テキサス州ヒューストンでお世話になったべス・グランクィストさん。お母さんが少しでもヒューストンの建築をケイミに見せてあげようと連日あちらこちらに案内してくださいました。アストロドーム、世界初のドーム球場も見学しました。空間の巨大さ、アメリカの建築の凄さに驚きました。また、お母さんはいくつかの設計事務所に電話をし「日本から建築学科の学生が来ているので設計事務所を見学させてやってほしい」と掛け合ってくれました。私が頼んだわけでありませんが。ヒューストンでも大手の設計事務所に見学できることになり、その事務所を訪問しました。台湾出身の建築家が事務所内を案内してくれました。74年再度ヒューストンに留学した際、その事務所を訪問したら件の台湾人の建築家は役員に出世していました。一日14時間も働き(本人から聞きました)、権利義務のうるさいアメリカ社会ですが、仕事に対する猛烈ぶりに周囲が高く評価したのでしょう。
以上は多くのいただいたおもてなしの中のわずかな事例です。
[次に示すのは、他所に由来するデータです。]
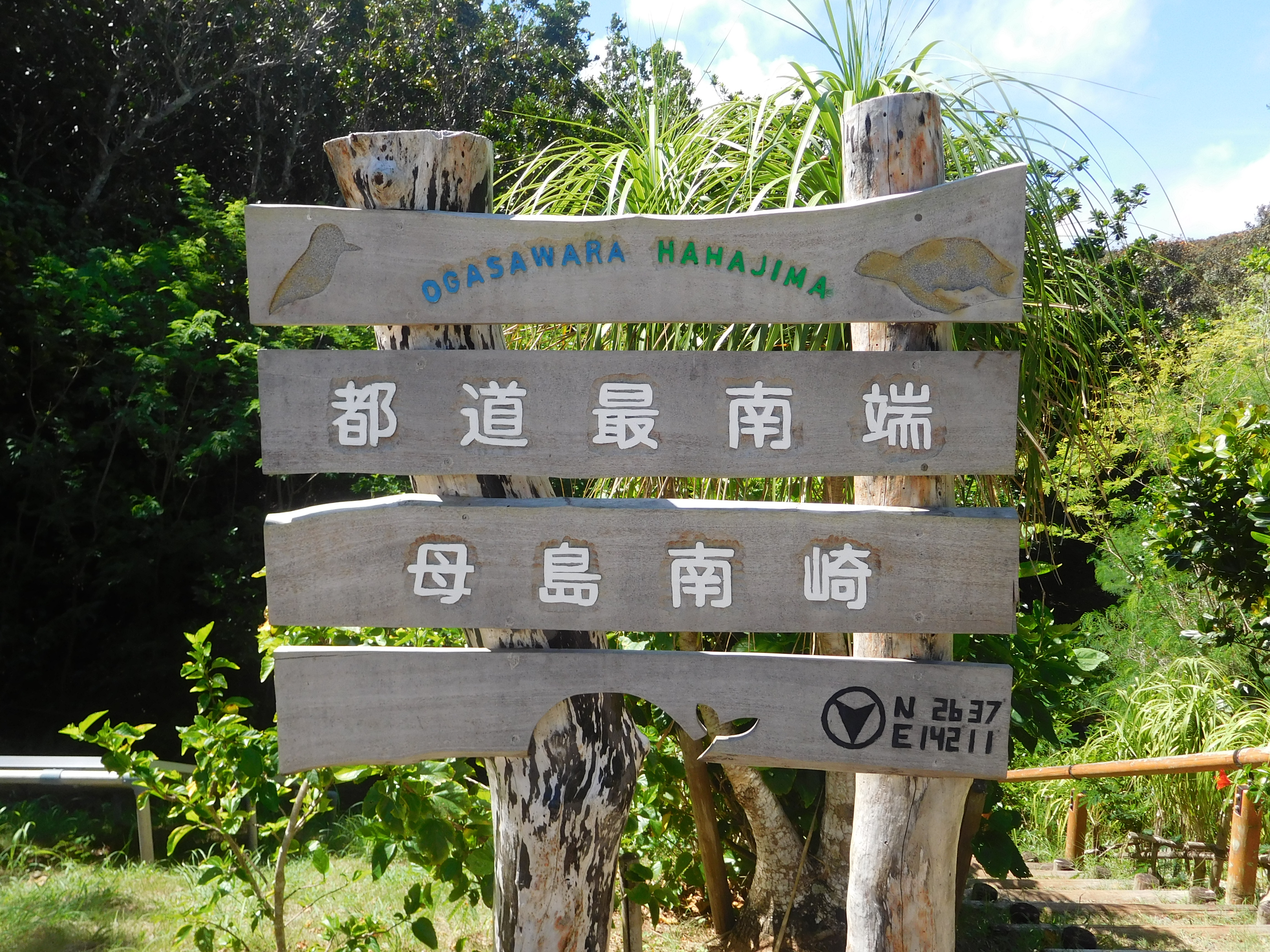 小笠原・母島の都道最南端の看板
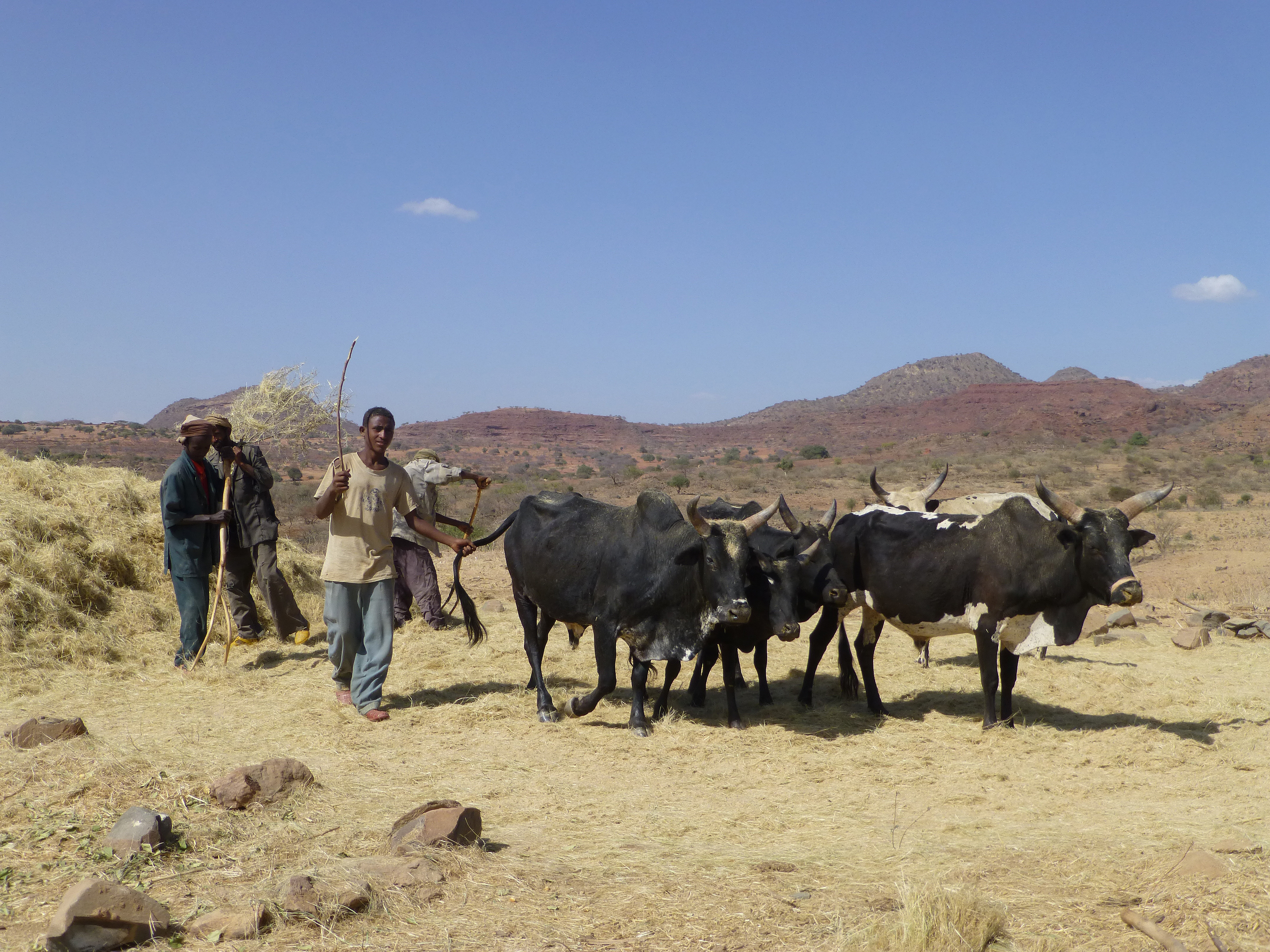 Ethiopie, région Tigray, près de Samre, au sud de Mékélé : battage du teff (Eragrostis tef)
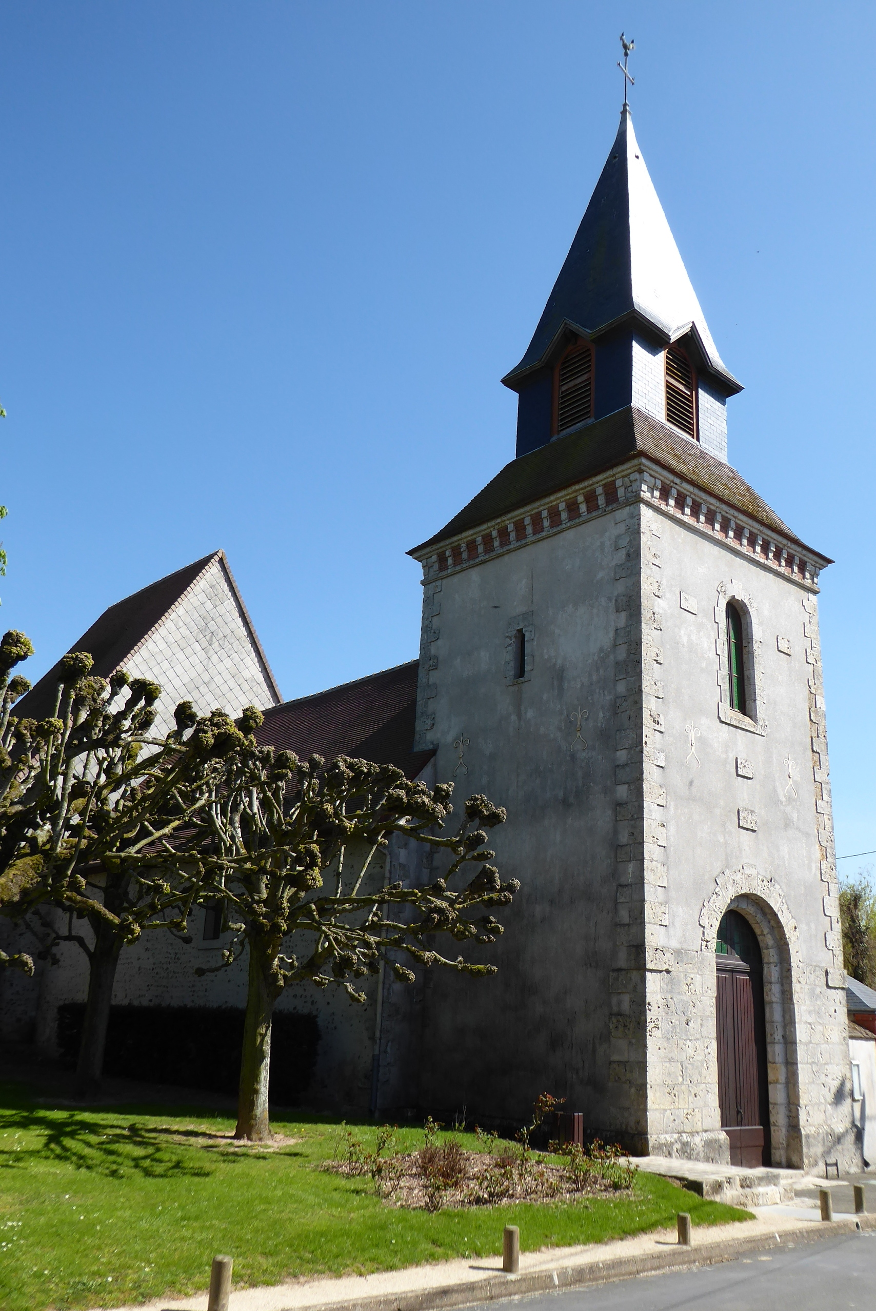 église Saint-Lubin, Coltainville, Eure-et-Loir (France).

敵国側の子供に対し親切にしていただいた経験は忘れることができません。恩返しをしなければという気持ちでおります。一方、港区長時代、こうした貴重な体験談を話すと、必ず、一部から「原田はアメリカかぶれの奴」と表に裏に陰口。そうしたおもてなしや異文化交流を理解できない議員や幹部がいたのは残念でした。異文化理解と公式には港区は表明していますが、それは表の話です。